Duffy didn’t have the first few years that Ramirez did, breaking out when he was 24 and finishing second in the 2015 NL Rookie of the Year. That season, with 28 doubles, 12 steals and 12 home runs was near to Ramirez in 2016. Duffy was traded last season and missed time with injury, but had decent but not great numbers, likely making up for Ramirez’s poor early seasons.

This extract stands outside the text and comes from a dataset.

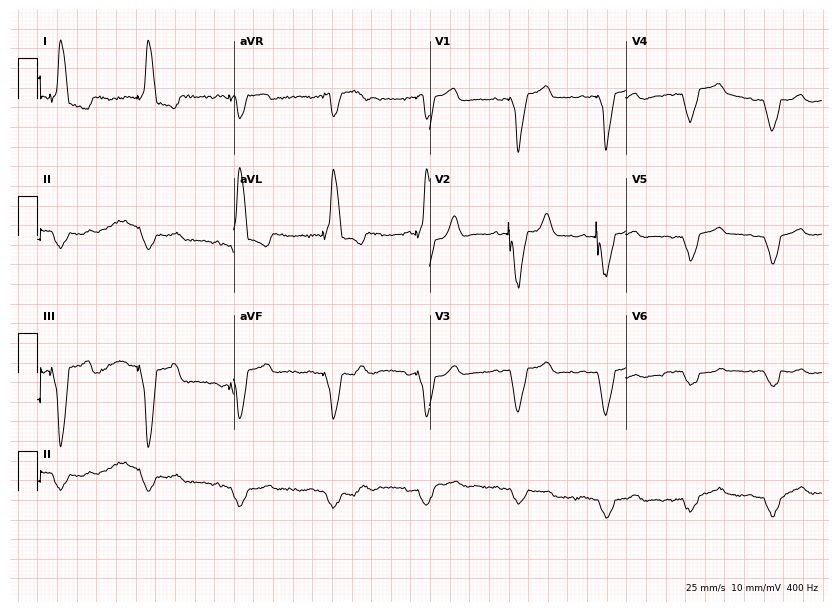
Electrocardiogram (8-second recording at 400 Hz), a female patient, 78 years old. Of the six screened findings (first-degree AV block, right bundle branch block (RBBB), left bundle branch block (LBBB), sinus bradycardia, atrial fibrillation (AF), sinus tachycardia), none is recorded. Only these six findings were labelled.
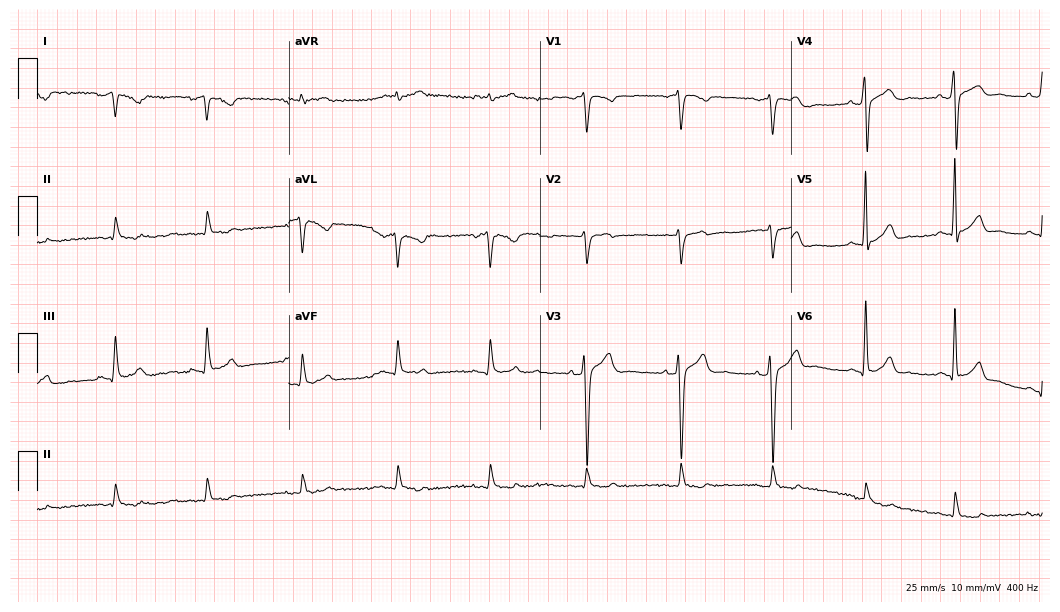
12-lead ECG from a 48-year-old male patient (10.2-second recording at 400 Hz). No first-degree AV block, right bundle branch block, left bundle branch block, sinus bradycardia, atrial fibrillation or sinus tachycardia recorded for this tracing. Only these six findings were labelled.

Going back to everyone’s favorite comp, Lindor and Alomar, the 1990’s Indian that could be most easily compared to Ramirez is Carlos Baerga. In 1992, like Ramirez was in 2016, Baerga was 23 years old and, while it wasn’t his first full season, it was his breakout year. Baerga was selected to the All-Star game and ended up hitting 20 home runs, 32 doubles and ten steals. He hit .312/.354/.455, again fairly near identical to Ramirez in 2016. While Baerga was exclusively a second baseman during his early years, he moved to third later in his career when his speed and range decreased. Ramirez is best at second, but will likely move back to third as soon as Jason Kipnis returns. Despite this, the future is unknown and there’s little question that the Indians defense is best with a double play combination of Lindor and Ramirez.
Beyond stats and positions, Baerga and Ramirez had a few other things in common. Both are switch hitters who throw right handed and have a similar body shape and size as Baerga came in at 5’11” 165 lb while Ramirez is 5’9″ 165 lb (obviously, Baerga added a few more in his later years, which is where the Diamondbacks pic is from).

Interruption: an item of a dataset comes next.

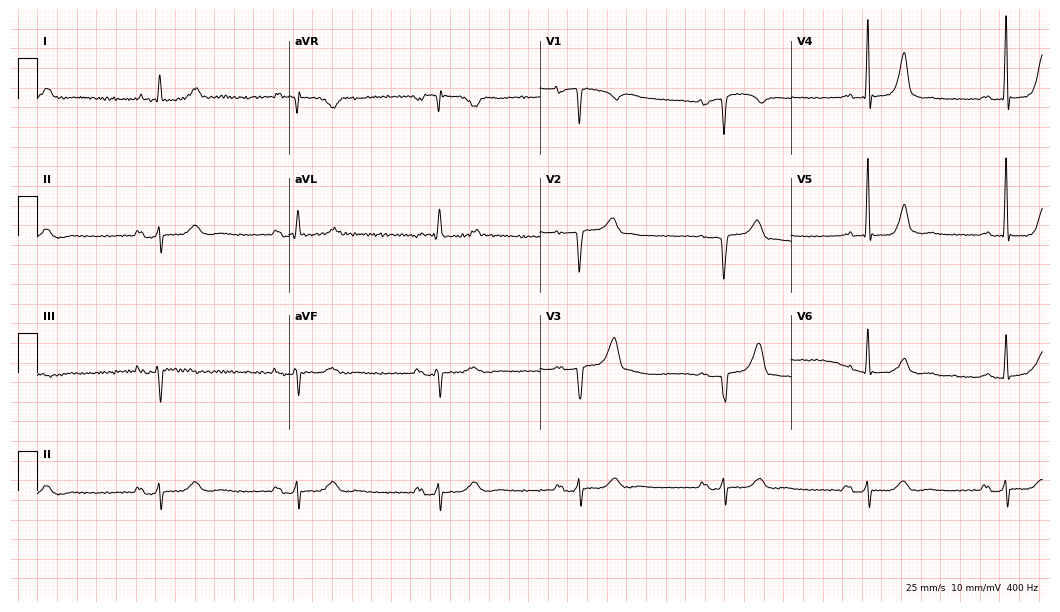
12-lead ECG from a male, 65 years old. No first-degree AV block, right bundle branch block, left bundle branch block, sinus bradycardia, atrial fibrillation or sinus tachycardia recorded for this tracing.
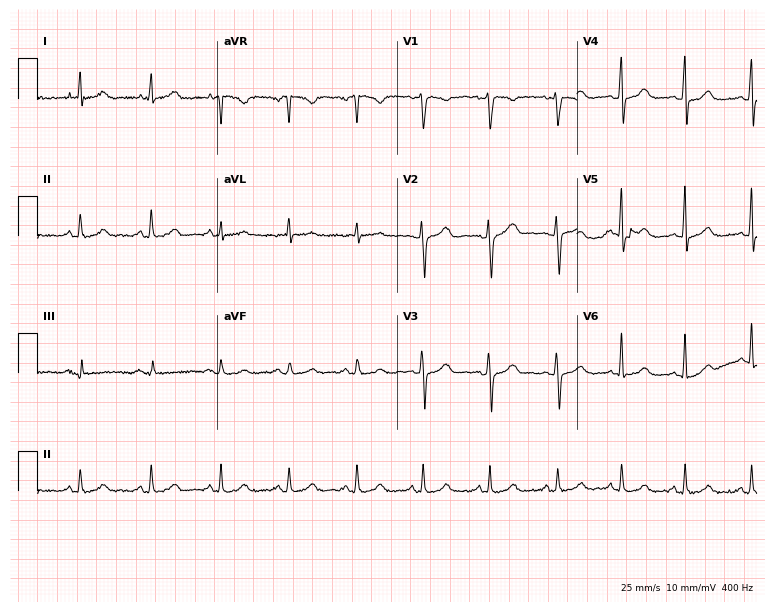
12-lead ECG (7.3-second recording at 400 Hz) from a 43-year-old female. Screened for six findings — first-degree AV block, right bundle branch block (RBBB), left bundle branch block (LBBB), sinus bradycardia, atrial fibrillation (AF), sinus tachycardia — none is recorded. Findings outside these six are not listed.

Often, the purpose of comparing players is to attempt to predict the future. This is where it almost always fails because nearly anything can happen in baseball. Of course, Baerga was dominant early in his career, winning two Silver Sluggers and going to three All-Star games by 26 years old. After that, he didn’t have another elite season although he would play through 2005 when he was 36 years old.

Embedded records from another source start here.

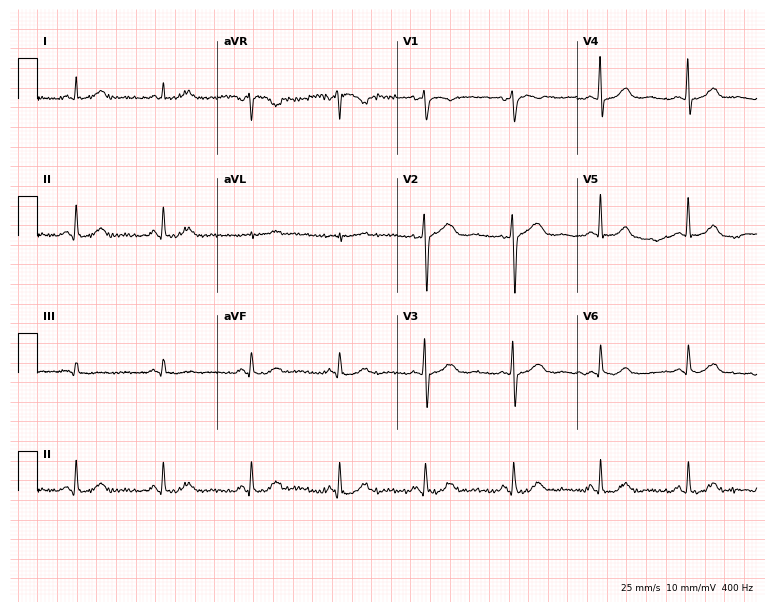
ECG — a woman, 51 years old. Screened for six findings — first-degree AV block, right bundle branch block, left bundle branch block, sinus bradycardia, atrial fibrillation, sinus tachycardia — none is recorded.
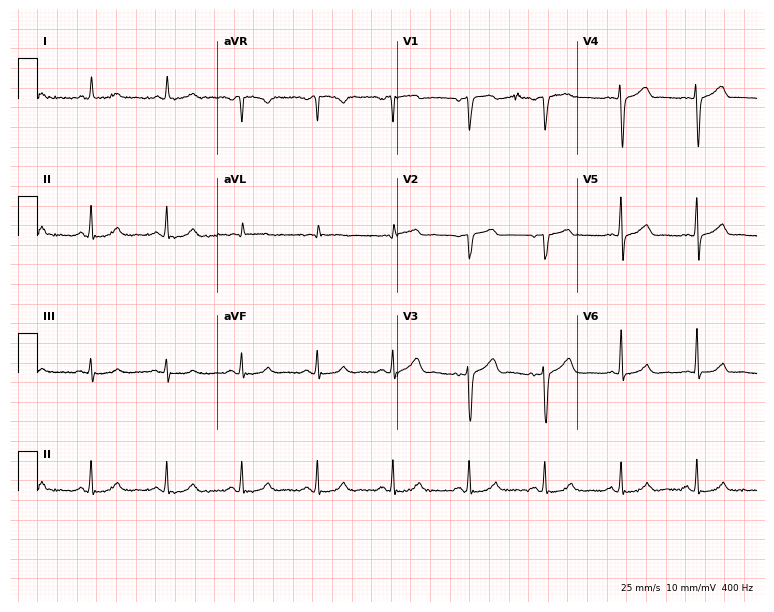
12-lead ECG (7.3-second recording at 400 Hz) from a male, 54 years old. Screened for six findings — first-degree AV block, right bundle branch block, left bundle branch block, sinus bradycardia, atrial fibrillation, sinus tachycardia — none is recorded. Other findings, if any, are not listed.
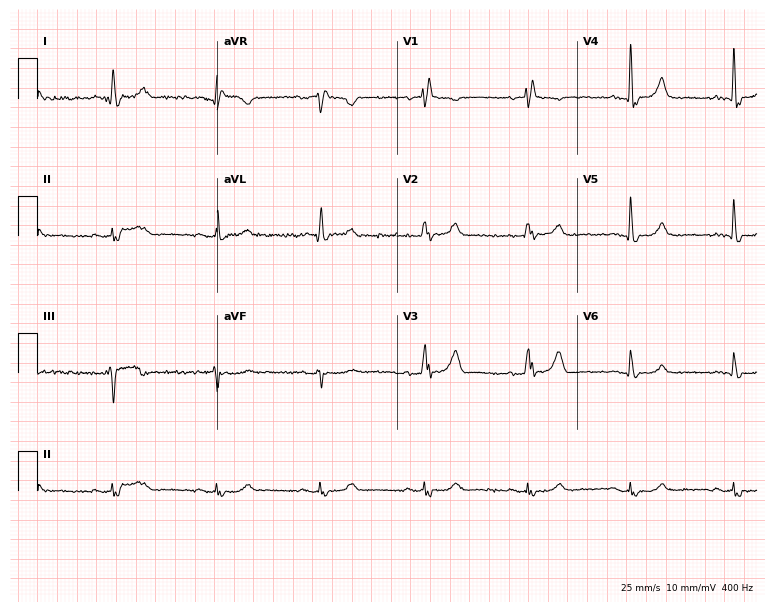
12-lead ECG from a 71-year-old male (7.3-second recording at 400 Hz). No first-degree AV block, right bundle branch block, left bundle branch block, sinus bradycardia, atrial fibrillation or sinus tachycardia recorded for this tracing.
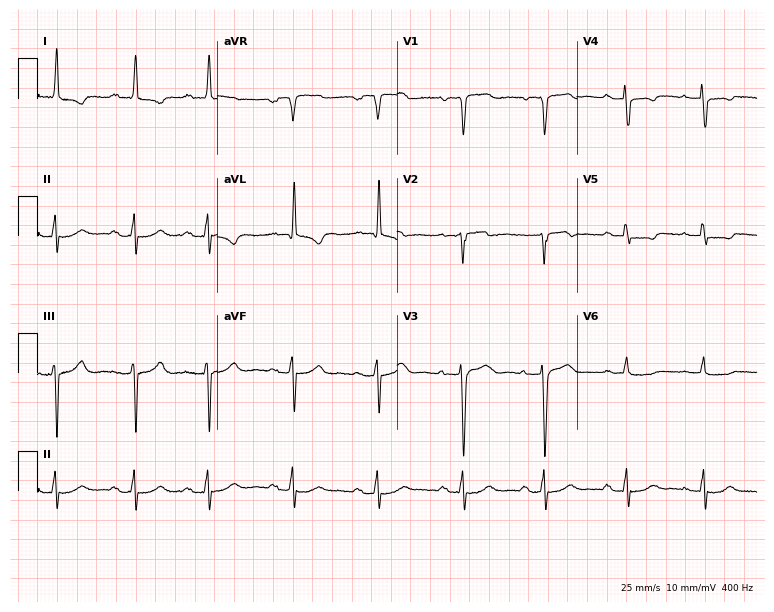
Resting 12-lead electrocardiogram. Patient: a female, 69 years old. The tracing shows first-degree AV block.
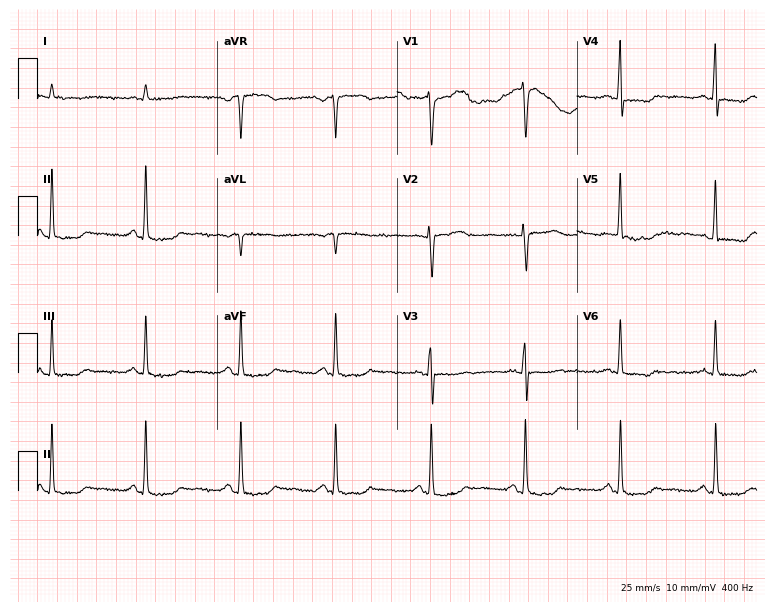
12-lead ECG (7.3-second recording at 400 Hz) from a man, 82 years old. Screened for six findings — first-degree AV block, right bundle branch block, left bundle branch block, sinus bradycardia, atrial fibrillation, sinus tachycardia — none is recorded.

As Ramirez continues to play, his comparisons will become more accurate and less necessary as he makes a unique name for himself. For the sake of one last one for now, however, my favorite player considered most similar to Ramirez at age 23 (not including this season) is former Indians third baseman Bill Bradley. For a modern player to compare to one who began his career in 1899 is interesting on it’s own and this one isn’t too far off. Bradley hit for a high average, had great power for a deadball hitter and stole a decent amount of bases for a corner infielder. During his 1902 season, which would correlate to Ramirez in 2017, he hit 11 home runs (the Cleveland Bronchos hit 33 as a team that year), 39 doubles, 12 triples and stole 11 bases while hitting .340 (MLB average was .267 compared to .241 so far in 2017). It isn’t too hard to imagine the modern equivalent of this season for Ramirez this year, especially since he has already hit four home runs and knocked in 15 in 14 games. Bradley would remain a dominant player through age 28 and an above average Major Leaguer through age 30.